There’s the loss of love on “Hannah Hunt,” a fictional tale but still titled after a woman that the band’s lead singer knew in a college class. However, the concept of grief crosses over most clearly on “Hudson,” whose opening lines set the story of the famous explorer, and “Step,” which doesn’t have a notable lore, save for a Souls of Mischief reference, but is still utterly devastating.
“I had this little poem I’d written once, imagining Henry Hudson when he was first exploring over here,” Koenig said to NME. “There was something that always struck me as dark and funny that Hudson Bay, which obviously was named after him, was the place that he was set adrift by his mutinous crew and left to die.”
Many Gen Z kids would’ve been in their early adolescence when Vampire Weekend debuted, and nearing the age the band was at the start of their career by the time MVOTC came out, as they entered teenhood.

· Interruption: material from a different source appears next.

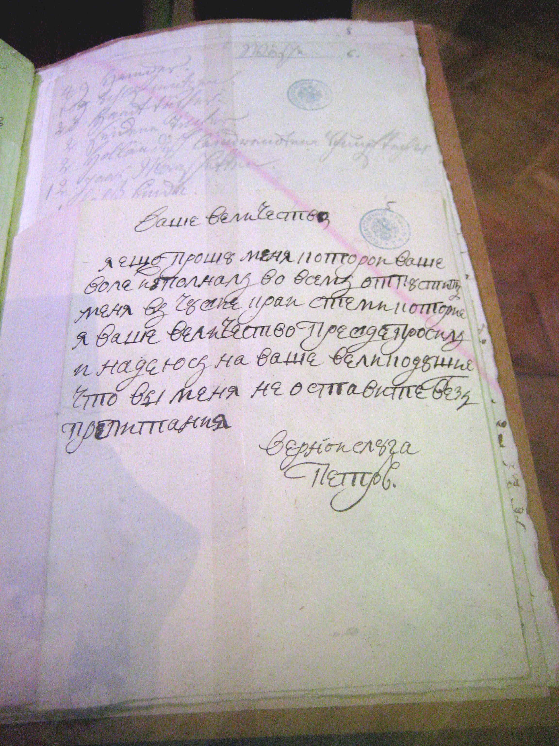 Письмо Петра III из Ропши Екатерине II с просьбой отпустить его в "чужие края". После 28 июня 1762. Автограф. РГАДА. "Ваше величество, я ещо прошу меня, которой ваше воле исполнал во всем, отпустить меня в чужие краи, с теми, которие я, Ваше величество, прежде просил, и надеюсь на ваше великодушие, что вы меня не оставите без пропитания. Верной слуга, Петр".

Inherently experiencing a coming of age, the concept of losing others from general breakups, addiction, and various aspects of death has become a clearer reality. “Everyone’s dying, but girl, you’re not old yet,” Koenig sings as one of the closing strains of “Step.”
And, with that, maybe the Gen Z love for this album (and lots of different beloved data throughout this period that leaned into nihilistic and hedonistic themes) doubled as the begin of an consciousness for what was to return. It’s the teenage years and the presumed loss of innocence simply earlier than barrelling into maturity. Granted, Vampire Weekend’s members had been grappling with getting into a unique stage of life, however the idea of grieving previous selves and what as soon as was nonetheless stays.
In the years since MVOTC’s launch, even after founding member Batmanglij departed the band in 2016, they’ve nonetheless confirmed that out of the darkness comes a sunnier, cheerful return, as current on 2019’s Father of the Bride. Bonus factors if Haim is there too.